Ist das Unternehmensklima in einer Organisation schlecht und fühlen sich die Arbeitnehmer nicht wohl, verbreitet sich das wie ein Lauffeuer und ein Auftritt auf Messen bzw. eine nett gestaltete HR-Kampagne wird das nicht wegmachen können.

Die Königsdisziplin des Employer Brandings ist es deshalb, die Mitarbeiter zu Markenbotschaftern zu machen. Schafft man es, dass sie ihren Job als guten Arbeitsplatz sehen und dass sie gerne zur Arbeit gehen, werden sie das auch gerne selber weiterverbreiten: bei Gesprächen mit Freunden als auch über soziale Netzwerke. Wo wir schon beim nächsten Thema wären:

Social Employer Branding

Alle Maßnahmen, die in sozialen Medien dazu führen ein Unternehmen attraktiv, innovativ, kreativ etc. wirken zu lassen und es als optimalen Arbeitgeber zu positionieren, werden mit dem Begriff Social Employer Branding bezeichnet. Ein Modewort, das erst seit Kurzem in Verwendung ist. In einer allumfassenden Strategie, in der man sich als Marke gut positionieren will und wo man vor allem auch jüngere Talente ansprechen möchte, sollte diese Komponente nicht fehlen.

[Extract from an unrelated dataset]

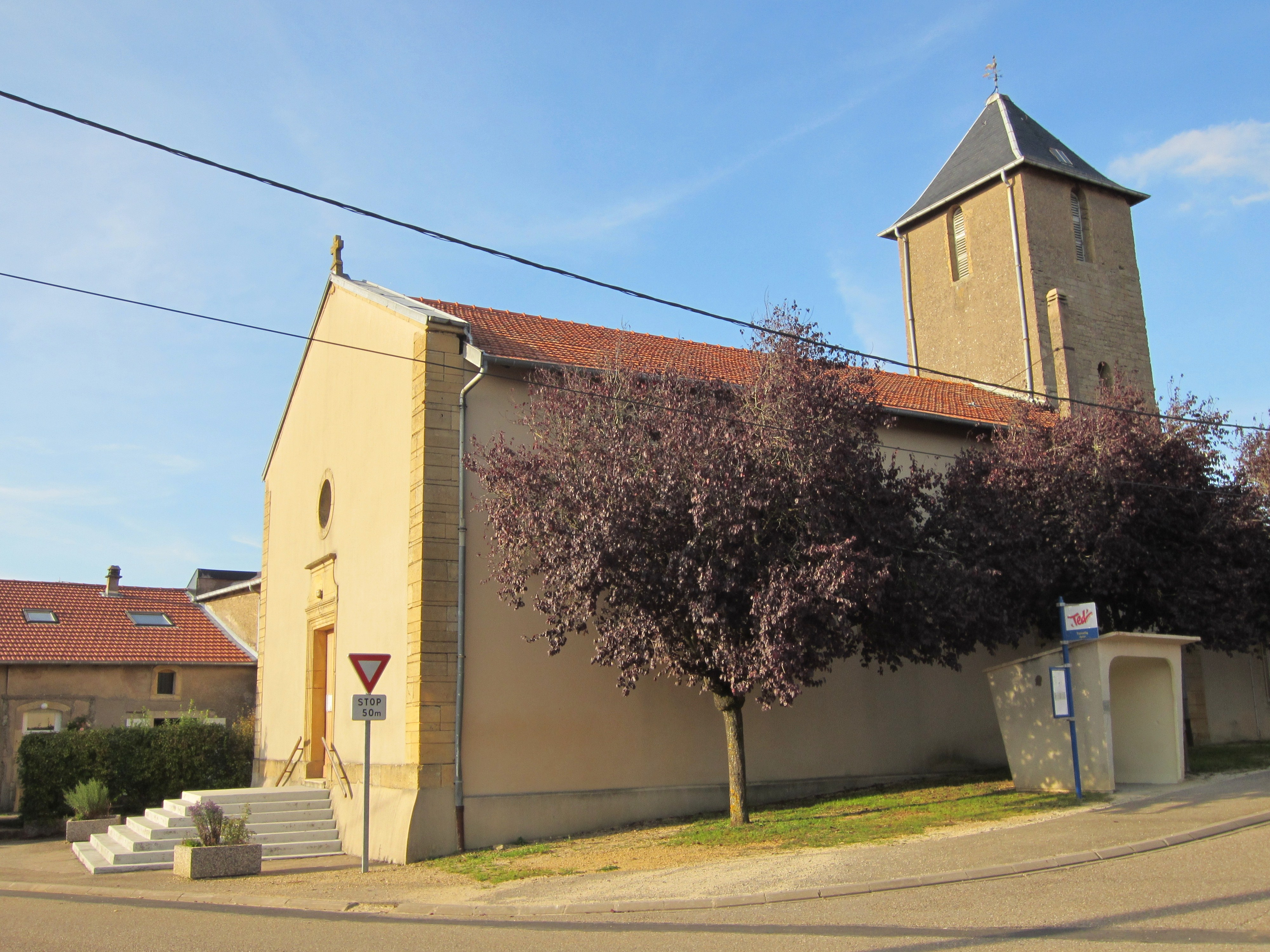 Description Église paroissiale Saint-Epvre Tronville Date25 September 2011Sourcemon appareil photoAuthorAimelaimePermission (Reusing this file) Église paroissiale Saint-Epvre Tronville

3teilung von gemanagtem Employer Branding

Interessant könnte eine Dreiteilung der Employer Branding Maßnahmen sein:

  1. Talentmanagement: Das Ziel ist es, einzigartige Köpfe und Talente anzusprechen. Maßnahmen können etwa eine Partnerschaft mit Universitäten oder die Präsenz auf Absolventenveranstaltungen sein. Beliebt sind auch Wettbewerbe, bei denen die beste und kreativste Idee gesucht wird.
  2. Markenmanagement: Wie können Sie Ihren Unternehmensnamen im Gedächtnis möglichst vieler verankern? Natürlich ist hier die Marketingabteilung Hauptverantwortlicher, aber auch die HR-Abteilung kann diverse Aktionen durchführen um als potenzieller Wunsch-Arbeitgeber zu gelten.
  3. Personalmarketing: Dieser Bereich fällt voll und ganz in das interne Employer Branding. Die Möglichkeiten sind vielfältig um die Belegschaft bei guter Laune zu halten und sie zu Markenträger zu machen.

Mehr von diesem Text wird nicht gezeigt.